Doctor Who: “Like Alice, I like to believe three impossible things before breakfast.”

Master: “Alice? Alice? Who the fuck is Alice?”

Tegan, eagle-eyed as ever, spots the platoon of Cybermen from earlier striding menacingly towards the two Time Lords.

Tegan: “Doctor, look out – Cybermen!”

Doctor Who: “She doesn’t miss a trick, does she? After you.”

Master: “What?”

Doctor Who: “Run, you fool!”

They do, but a crackling bolt of energy from a pulsating Cyber-gun knocks the Master clean off his feet. The Doctor cops a quick feel of the Master’s sinewy body, and notices the recall device given to the bearded wonder by the High Council. He picks it up.

Recall device: “Mumble bollocks mumble.”

Cyberleader: “You are now our prisoner.”

Doctor Who: “Sorry, must dash.”

He presses a button on the recall device and fades into nothingness. The Cybermen look up in the air for no good reason, then turn their attention to the Master, who is conscious once more.

Cyberleader: “Take him.”

Master: “I’ve been waiting for you.”

Cyberleader: “Kill him.”

Master: “I’m here as your friend.”

Cyberleader: “Yaddah-yaddah-yaddah. Who are you again?”

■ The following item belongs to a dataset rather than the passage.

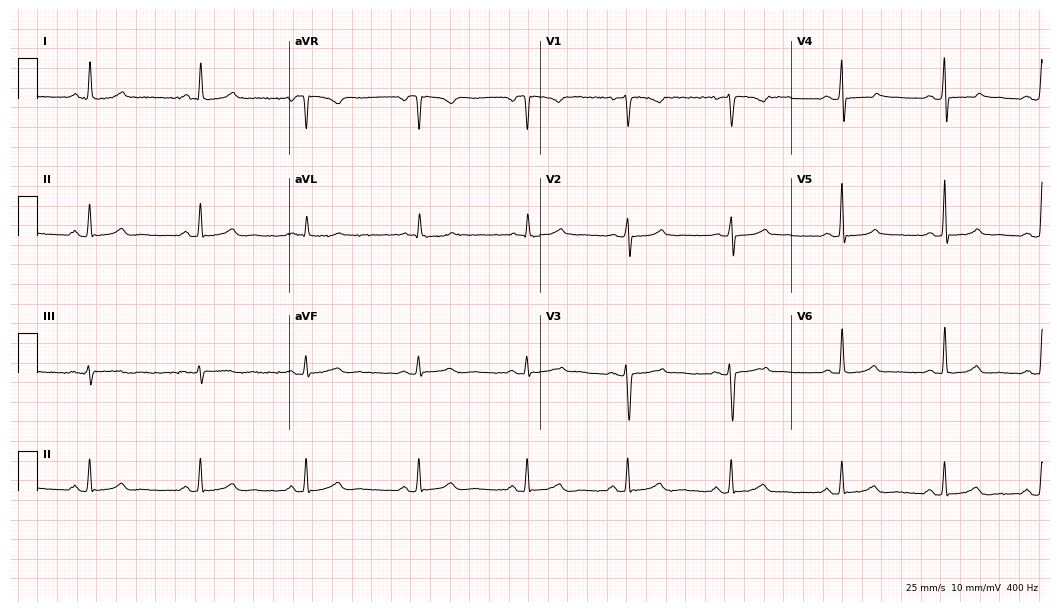
Resting 12-lead electrocardiogram. Patient: a female, 32 years old. Read as a normal ECG.

Master: “I am the Master – and your loyal servant.”

Cyberleader: “Yawn.”

Susan and Tegan have been watching the action from atop the hill.

Tegan: “Come on, let’s get back to the TARDIS.”

Susan: “But what about that hunk?”

Tegan: “The Doctor? You need glasses, m’duck. He’ll be alright. Come on, let’s get moving.”

Susan tries to run, but in a sickening recreation of the parachute jump that went horribly wrong, she twists and falls, screaming in anguish.

Tegan: “John Noakes never had these problems. Maybe she’s up the duff again.”